About the bit fields, what is the problem? I would use ints when possible unless you’re using several bytes in a row since integers must be word aligned (and shorts must be half-word aligned), so you’re wasting the space between a byte and an int if you put them consecutively.
Ok, I understand, I was just worried because of the bit sign, but as you say, it is clear as using integers.
About the int vs byte, I must revisit the memory alignment stuff, I will check where I can group bytes and will use just int were not.
Thanks again for your help DogP.
BTW I’m half way changing everything from float to fixed point, it would be great to see the FPS boosted by the change… fingers crossed.

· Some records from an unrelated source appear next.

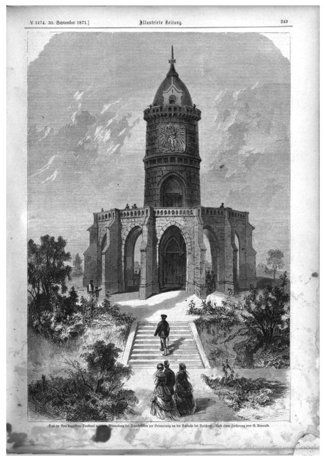 Denkmal zur Schlacht von Spichern auf dem Winterberg bei Saarbruecken - 1871
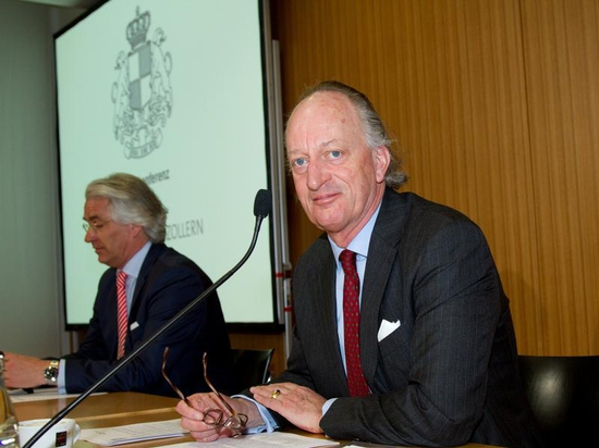 Fürst Karl Friedrich von Hohenzollern, Chef des Hauses Hohenzollern-Sigmaringen, bei der Festveranstaltung anlässlich des 950-jährigen Bestehens des Hauses Hohenzollern
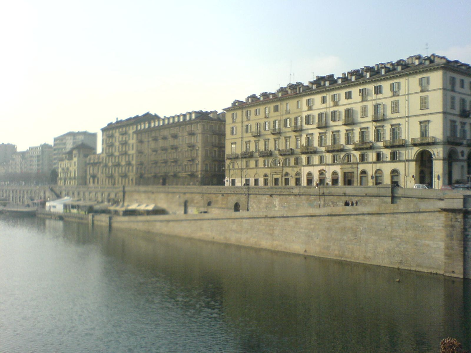 Lungopo di Torino, Italia.
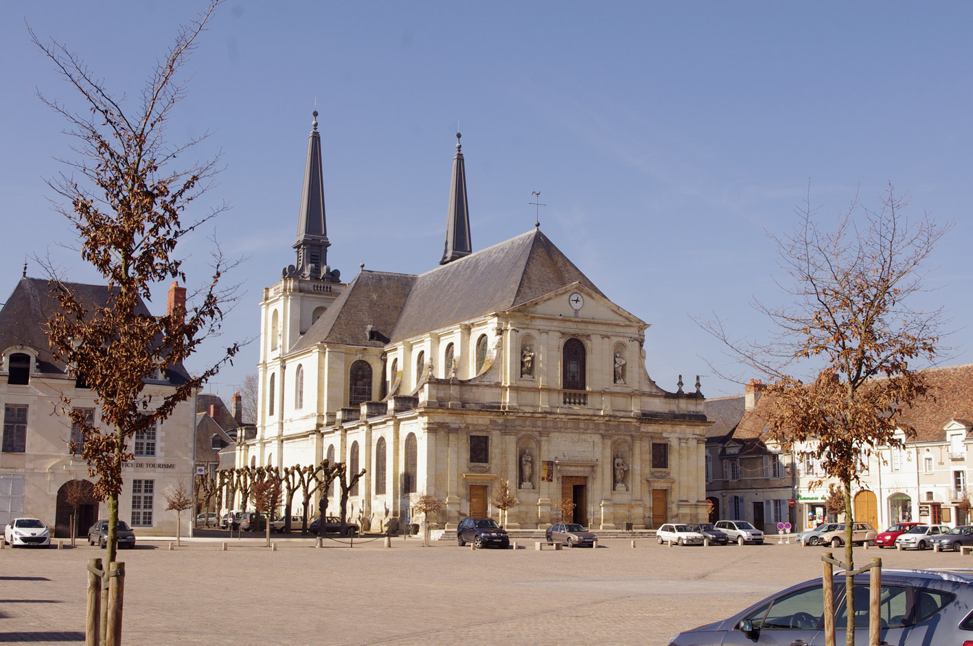 église de la ville de Richelieu, France (37), XVIIe siècle.
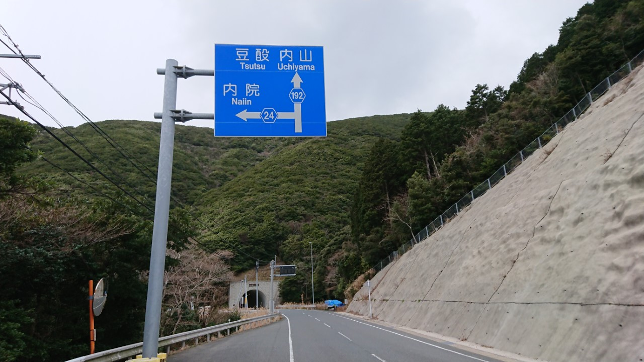 長崎県道192号瀬浦厳原港線 起点（安神）
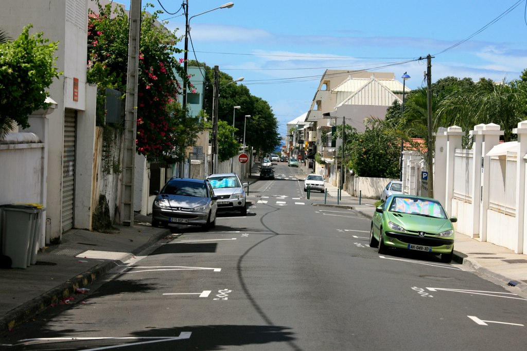 St Denis, Reunion Island
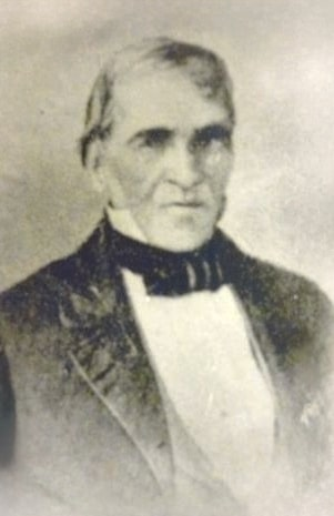 Antonio Pinto Soares (1780-1865), marino portugués quien llegó a ser Jefe de Estado de Costa Rica en 1842 tras derrocar a Francisco Morazán.
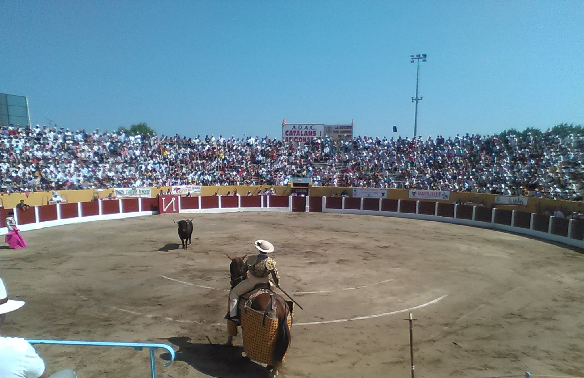 Picador et premier toro lors d'une corrida à Céret en 2015
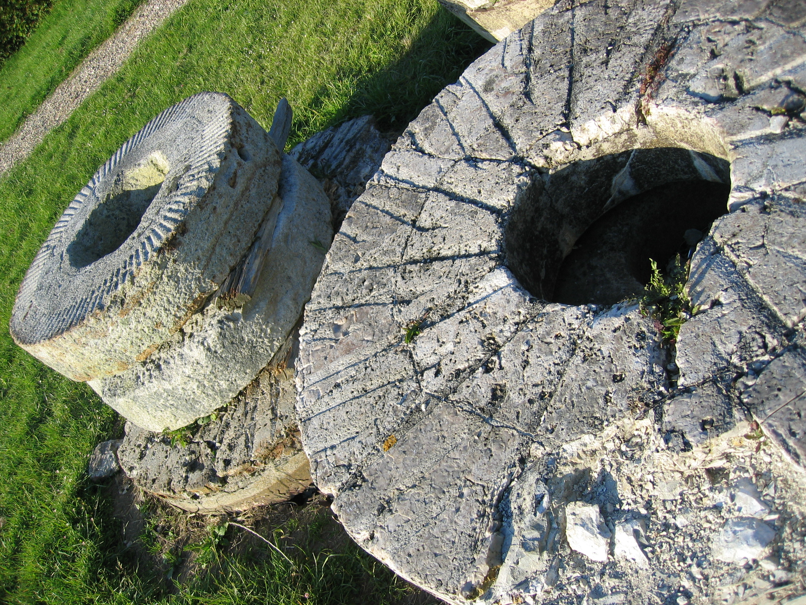 Photo de meules du moulin d'Hauville (27), prise en juin 2005. Sawyer
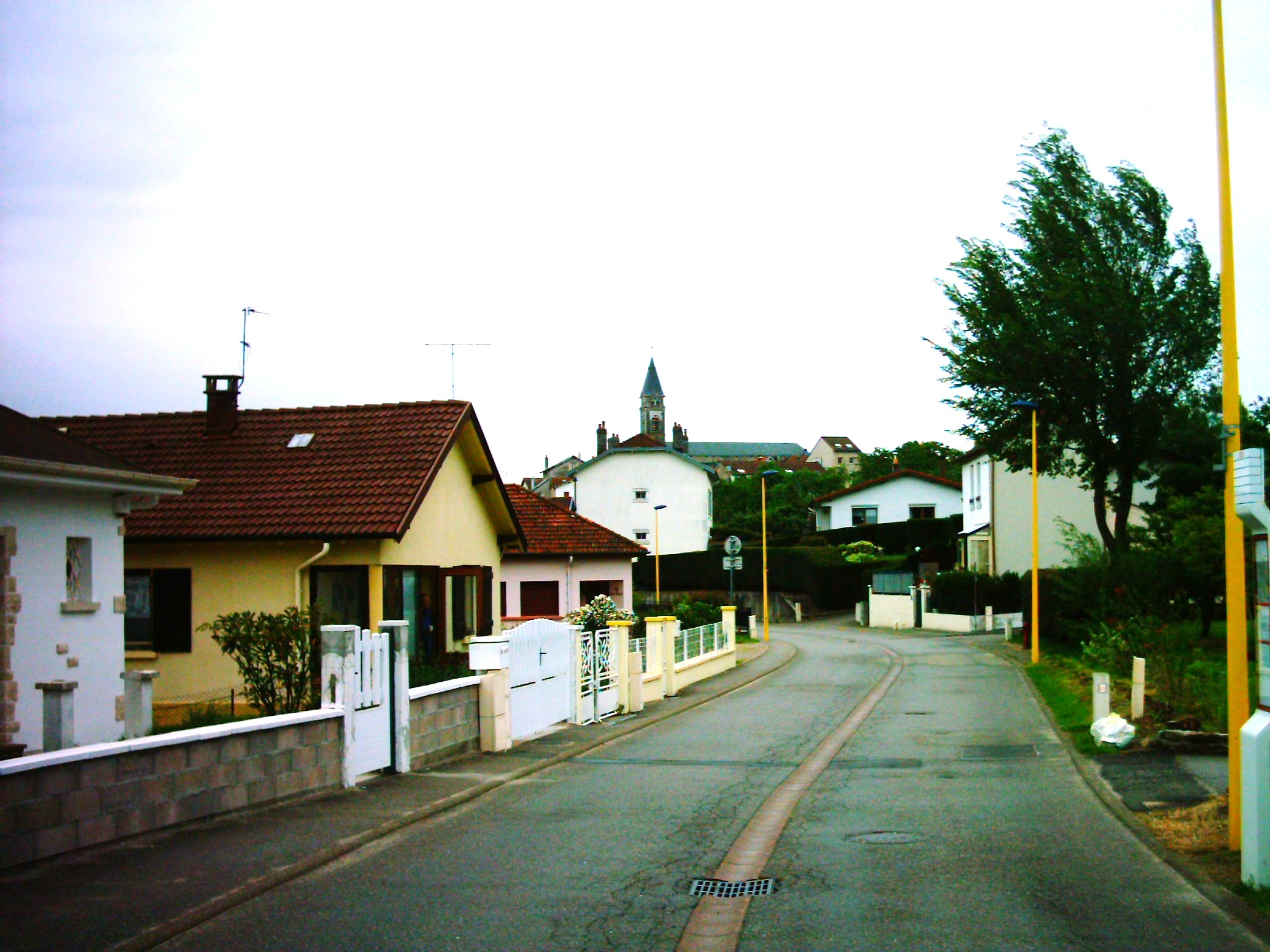 da un lavoro personale, panorama del comune di Chantraine
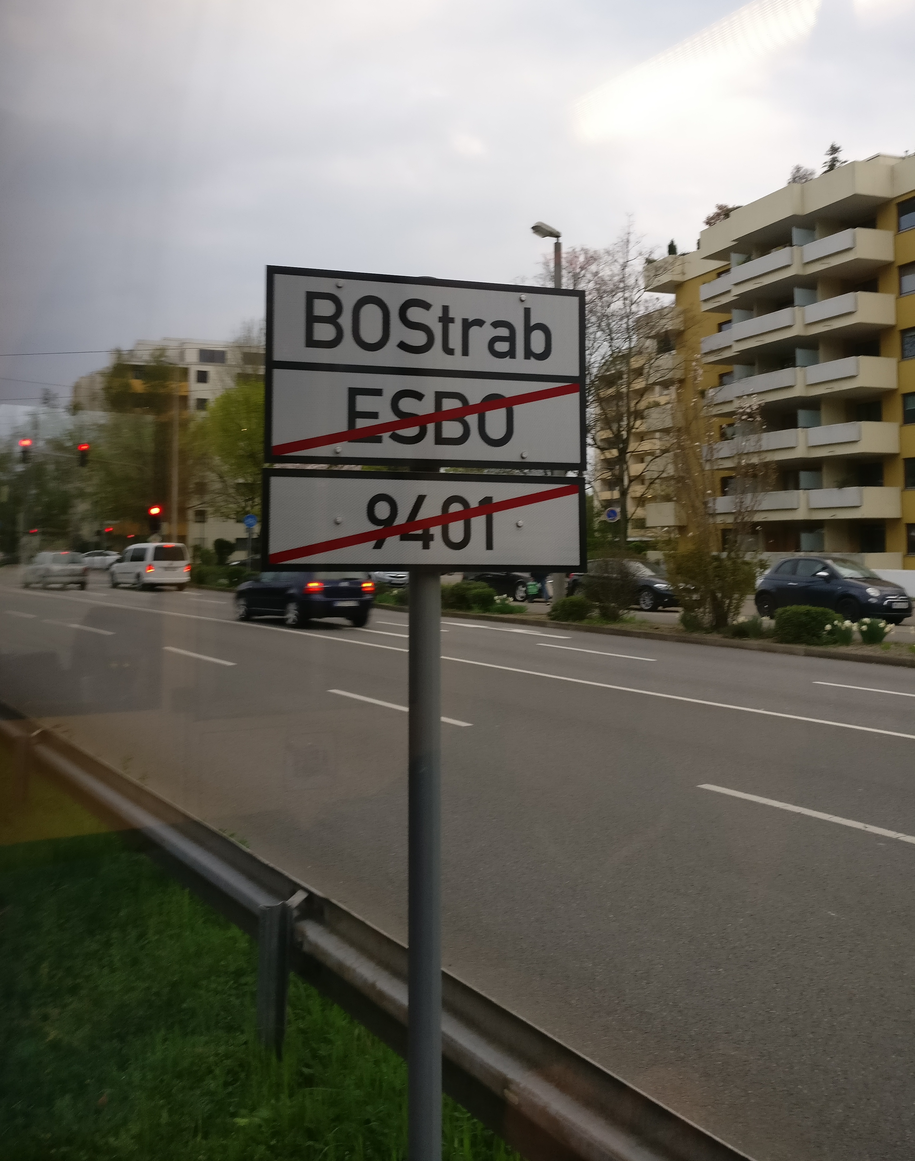 Schild Ende der Geltung ESBO auf der RNV-Linie 5 (OEG) bei haltestelle Burgstraße

I just wanted to update a couple things in this post… first, I was talking to RunnerPack in IRC the other day and he checked out the disassembly of the latest gccvb using floating point numbers, and it does use the proper CPU floating point instructions for the math as well as for converting to/from ints. Looking at the v810 datasheet, the instruction to convert back and forth can take between 5 and 16 cycles, so if you’re gonna use floats, you should stay with it until you no longer need it (don’t convert back and forth every time). Floating point add/sub is slow though (9 to 28 cycles), so try to limit doing those, and use as many mul/div instructions while you’re in floating point, since they’re comparable to fixed point mul/div (8 to 44 compared to 13 or 38 in fixed point)… mul and div are usually where you want floating point anyway, since it gives you a large range to work with. Floating point is still slow, so I’d recommend using fixed point if possible though.
Also, I wanted to clarify something I stated in one of the earlier posts about the sign bit… in C, right shifting an unsigned number will do a logical right shift (not sign extending), but right shifting a signed number should do an arithmetic right shift (sign extending). You do need to be aware that right shifting a negative number won’t be identical to dividing by 2 though, since it “rounds” the opposite way than division. -4/2=-2, -4>>1=-2… but -5/2=-2, -4>>1=-3… which may not be a big deal for a video game… except that it also means that -1/2=0, -1>>1=-1 (it never goes to 0).
Thanks for the follow up, it makes things clear. I’ve changed all my math to fixed point, it indeed runs faster than with floats.
BTW, congratulations for your first place in the competition.